畳表を新品にすると、見た目や光沢感だけでなく、い草の香りも楽しめるため、新畳同様の気分を味わえます。

畳の新調の張り替えタイミングとは

新調は畳を丸ごと新しいものに交換してもらう方法です。

畳を購入してから10〜15年経つと、畳表だけでなく畳床も寿命がきてしまいます。

新調のタイミングは以下のようなケースです。

・踏み心地がフワフワ・グニョグニョ

・畳が波打つ形になった

・畳同士に隙間ができるようになった

・カビの臭いが取れない

・ダニが発生するようになった

水やジュースをこぼしたまま放置をして、畳床がダメになるケースも多く、10〜15年経たずに新調する家庭もあるようです。

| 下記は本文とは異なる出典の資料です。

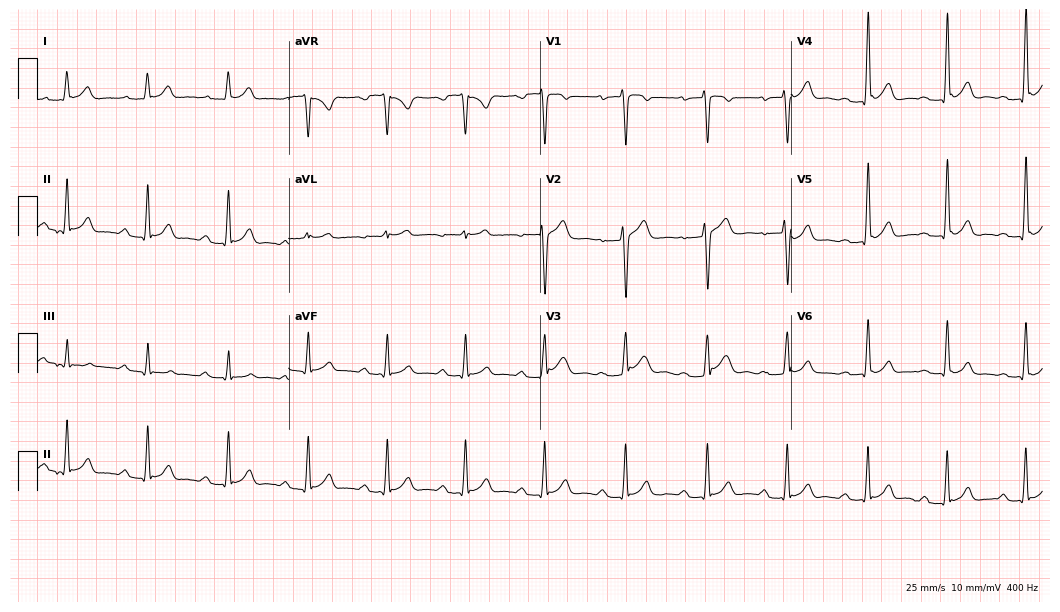
ECG (10.2-second recording at 400 Hz) — a 26-year-old man. Labelled as a normal ECG.
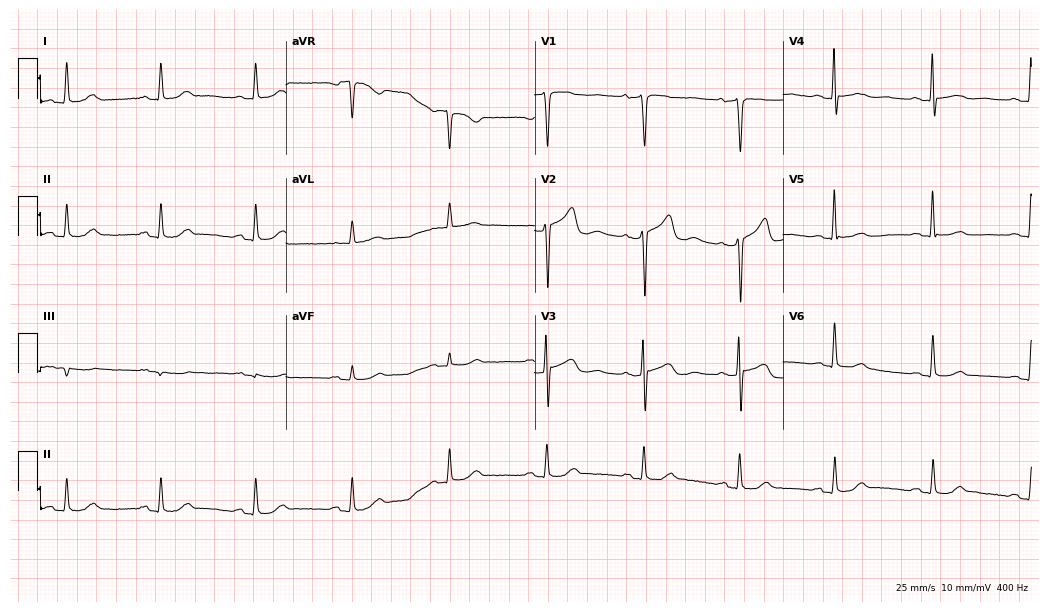
Standard 12-lead ECG recorded from a 77-year-old female patient (10.1-second recording at 400 Hz). Read as a normal ECG.
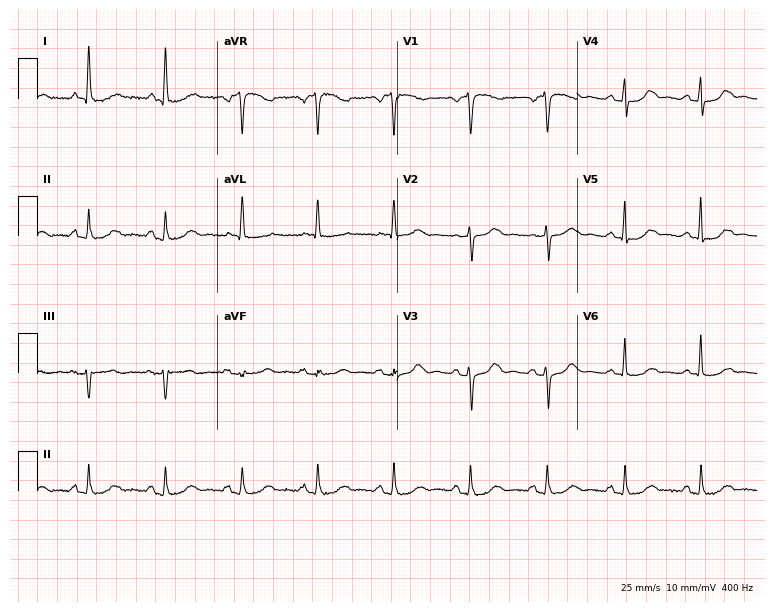
Standard 12-lead ECG recorded from a woman, 66 years old (7.3-second recording at 400 Hz). None of these six findings is recorded: first-degree AV block, right bundle branch block, left bundle branch block, sinus bradycardia, atrial fibrillation, sinus tachycardia. Only these six findings were labelled.
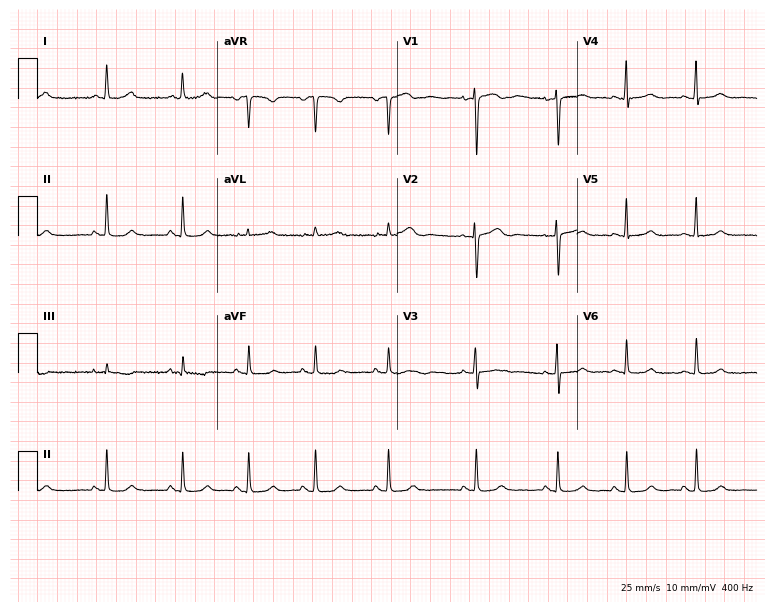
Electrocardiogram, a 21-year-old woman. Overall reading on record: normal ECG.

また、新調してから1年以内に畳床がカビてしまう場合、畳ではなく住宅環境が原因の場合があるので、風通し対策をしなくてはいけません。

価格は裏返し<表替え<新調の順に高くなりますので、できるだけ畳を長く使えるように日頃の手入れもしておきましょう。

畳の掃除方法はこちら


畳を張り替えるおすすめの季節はいつ頃?

畳の張り替えは秋〜冬の季節が一般的におすすめです。

理由として、秋から冬にかけて空気が乾燥しており、カビが生えにくい点があげられます。

逆に、梅雨からお盆の時期は湿気が多く蒸れやすいため、カビや発生しやすいです。

しかし、現在では畳に防カビ剤を使用する業者も増え、大雨や梅雨時期を除き、一年を通して張り替えの依頼ができるようになりつつあります。

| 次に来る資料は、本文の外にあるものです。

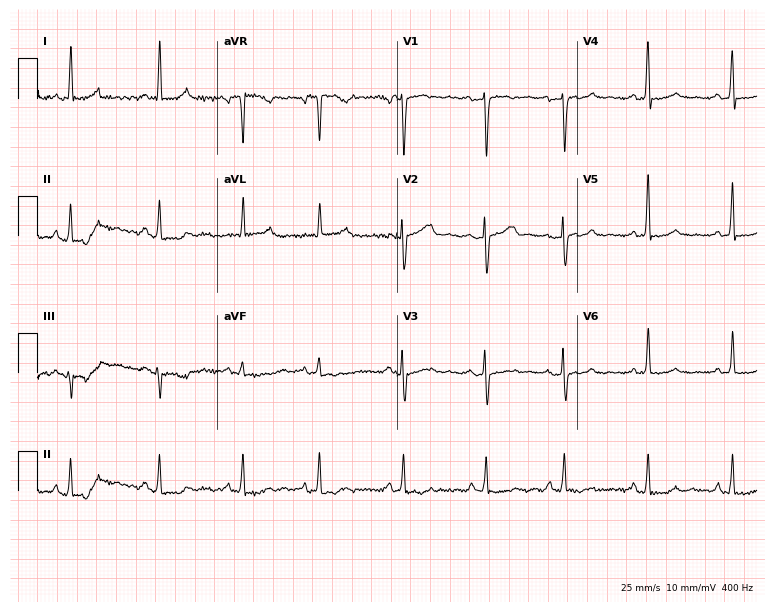
12-lead ECG from a 47-year-old female patient (7.3-second recording at 400 Hz). No first-degree AV block, right bundle branch block (RBBB), left bundle branch block (LBBB), sinus bradycardia, atrial fibrillation (AF) or sinus tachycardia recorded for this tracing. Only these six findings were labelled.
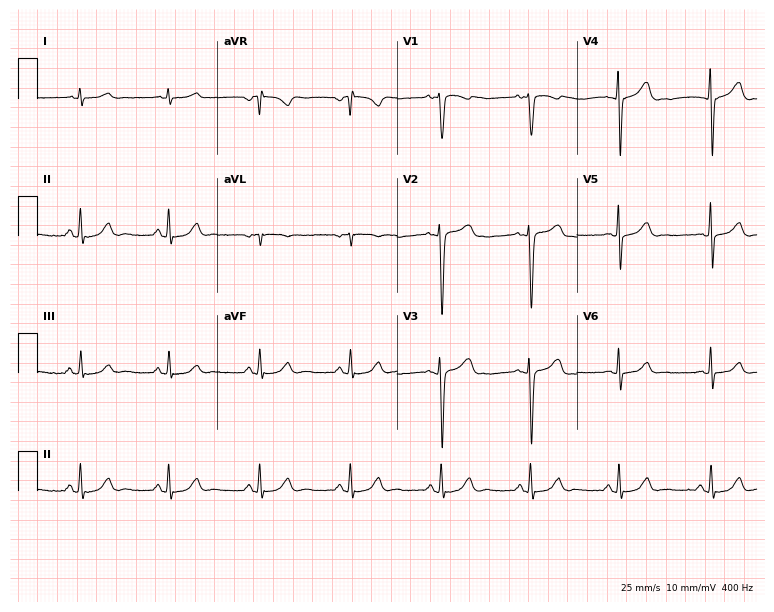
ECG — a man, 45 years old. Labelled as a normal ECG.

当店でも全ての季節に対応できるよう、防カビ剤を施した畳を提供していますのでご安心ください。


まとめ

今回は最適な畳の張り替え時期について解説しました。

まとめると

・畳は畳表・畳床・畳縁の3つからなる

・張り替えは裏返し・表替え・新調の3種類

・畳の張り替えにおすすめな季節は秋〜冬

以上の通りです。

日本では畳を使う文化が根付いているため、和室を好む方も多いです。

だからこそ、気持ちよく畳を使うために最適なタイミングで張り替えをして、落ち着く空間を作っていきましょう。